Stuck while reading TCP socket

Hello everyone, I’m very unfamiliar with Go as well as lower level details of sockets. I hope you all can help me out.

I have this client-server application that I’m running on a cluster of computers. The server is running on any one system and it will connect to several processes and maintain this open connection throughout the lifetime of the application. Whenever a client connects to the server, the server reads one line from this connection. This process works smoothly until I have 130 client processes. With 131 client processes, it fails most of the time. The server gets stuck trying to read that single line. Relevant code is shown below.

server

func main() {
// Some code
	port := 8080
	host := "0.0.0.0"

	ln, err := net.Listen("tcp", fmt.Sprintf("%s:%d", host, port))
	utils.CheckError(err)
	log.Printf("Server running on port %d\n", port)
	for {
		conn, err := ln.Accept()
		utils.CheckError(err)
		handleConnection(conn)
	}
// Some other code
}

func handleConnection(c net.Conn) {
	status, err := bufio.NewReader(c).ReadString('\n') // This is where the server gets stuck!!!
	utils.CheckError(err)
// Some other code
}

client

func main() {
// Some code
	conn, err := net.Dial("tcp", os.Args[1])
	utils.CheckError(err)
	filename := os.Args[2]
// Some code
	f, err := os.Open(pdFilename)
	utils.CheckError(err)
	line, err := bufio.NewReader(f).ReadString('\n')
	utils.CheckError(err)
	fmt.Fprintf(conn, "%s", line)
// Some other code
}

As you can see in the following example, you should use a goroutine to handle the results in a concurent environment on server side.

https://golang.org/src/net/example_test.go

The example is handling individual requests in goroutines only to serve the requests faster. I don’t think handling things serially should lead to the kind of behaviour that I’m getting.

Well, in servers programming there isn’t anything serial (even if it looks like) but concurrent because is no guarantee that requests will happen serially. So you must consider this in all your future developments.

1 Like

Well, thanks for the pro tip. I do launch a goroutine later down the handleConnection function. I was hoping to get an idea about what might be wrong in this code. I don’t think Handling requests serially is making this code behave weirdly when processes are > 130. When I say serially, I don’t mean in any particular order. I know requests can arrive in any order. But I’m processing them one after another.

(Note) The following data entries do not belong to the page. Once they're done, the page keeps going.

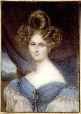 Анна Михайловна Хилкова (1799—1868), в первом браке за С. Г. Щербатовым, во втором - за А. Н. Толстым.
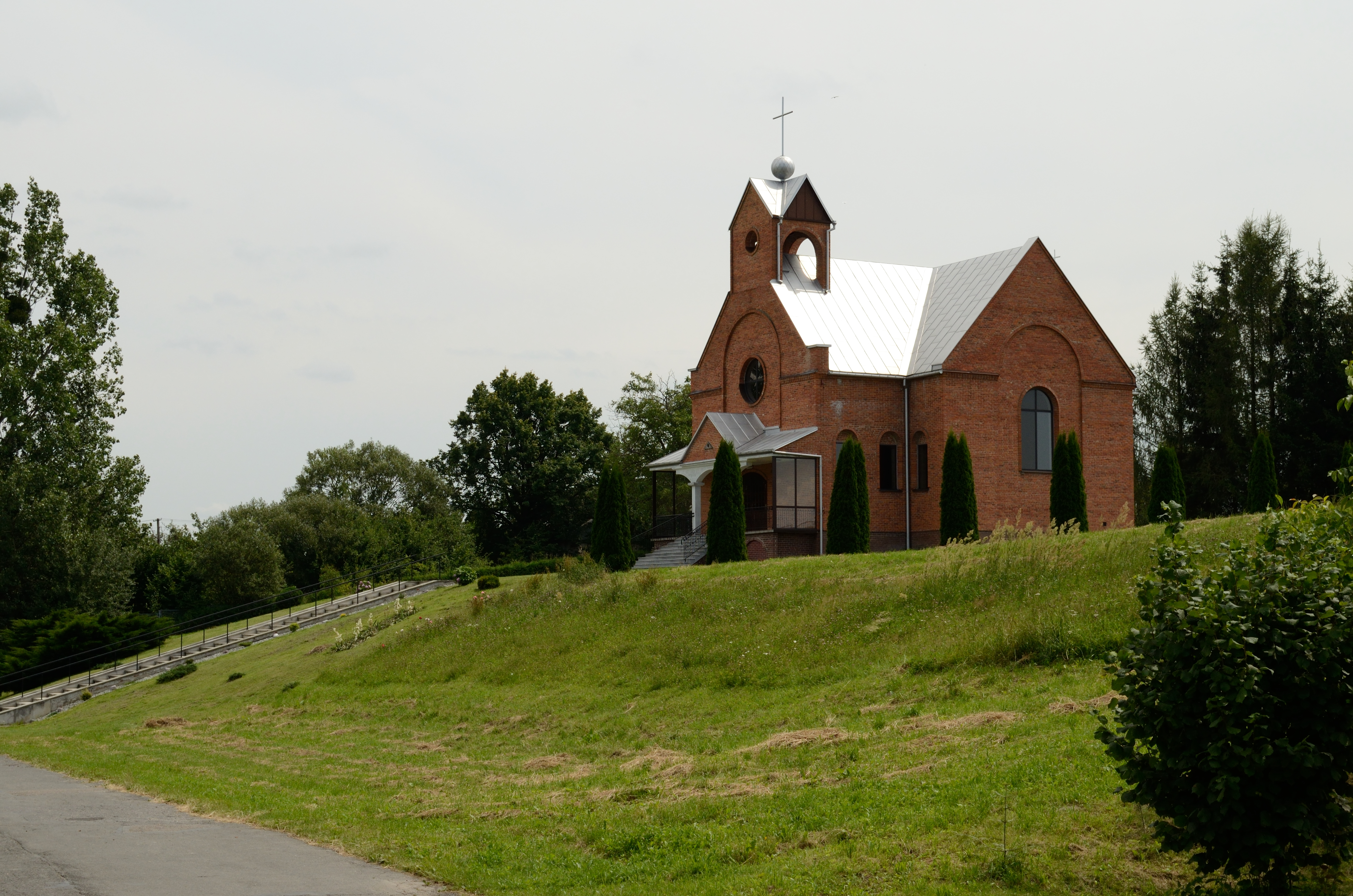 Kostel ve vesnici Rachodoszcze, Polsko
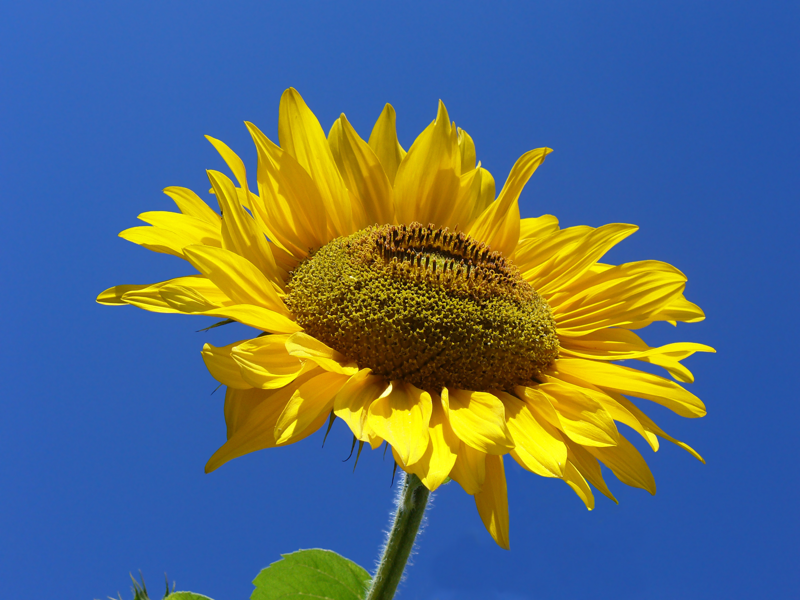 Sunflower (Helianthus L). Słonecznik
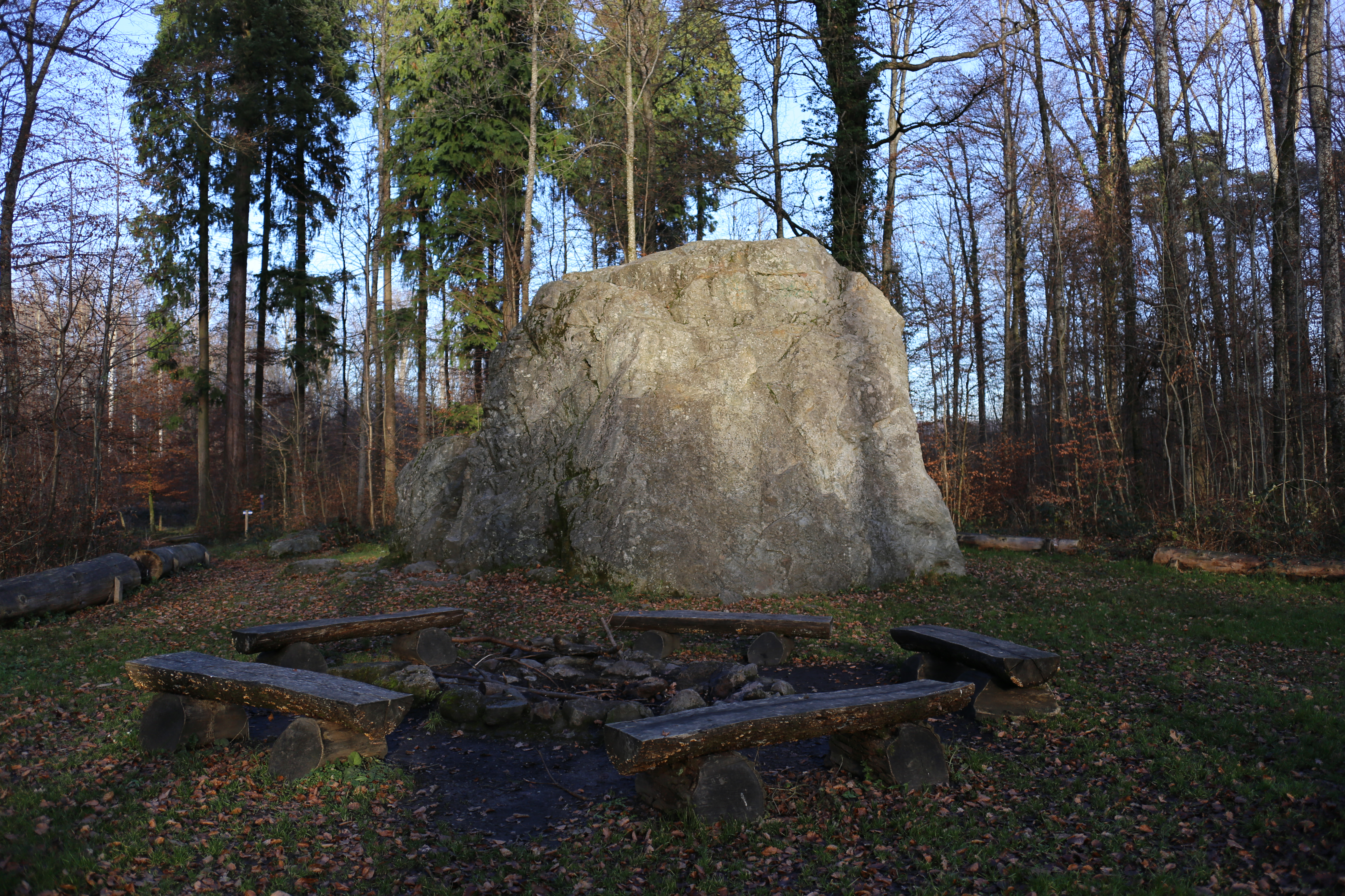 Bloc erratique Pierre à Cambot, localisé à Romanel-sur-Lausanne dans le bois Genoud.

Hi, Samvid, Maybe try adding something like this:

import "runtime/debug"
/* ... */
func main() {
    /* ... */
    go func() {
        time.Sleep(5 * time.Second)
        debug.PrintStack()
    }()
    /* ... */
}

I think that should print out the goroutine stack traces so you can see what they’re doing.

@samvidmistry don’t forget to close connections conn.close().
Also make sure that the client is actually sending data - do you monitor all the errors (if any) at client and server?

I can’t figured out why that happen around 130 requests but this is not the point. Basically concurrent mean running in the same time. So, if two or more requests touch ln.Accept() almost in the same time in the next moment you must jump into a new goroutine for every request to handle the result. Without those goroutines you will have the same code invoked by many requests in the same time with unpredictable results.

This is not true. A non-concurrent TCP server is not a bad thing and should be working. This has disadvantages, yes, but it does not produce “unpredictable results”.
If there are too many clients waiting for the .Accept() because the server can not keep up with the load then they might get cancelled.

Check again all the errors that are returned and make the utils.CheckError(err) fail the process if there is an error. And don’t forget to close all the connections.

2 Likes

Thank you for your help. The bug was in the client. It was getting stuck in some other code and could not send data to the server, hence the server also got stuck. The bug was so severe that I don’t even know how the program was working even for 2 processes, let alone 130. Just to reiterate, a serially accepting server should not be problemetic in itself. Also, how do I close this issue?

This topic was automatically closed 90 days after the last reply. New replies are no longer allowed.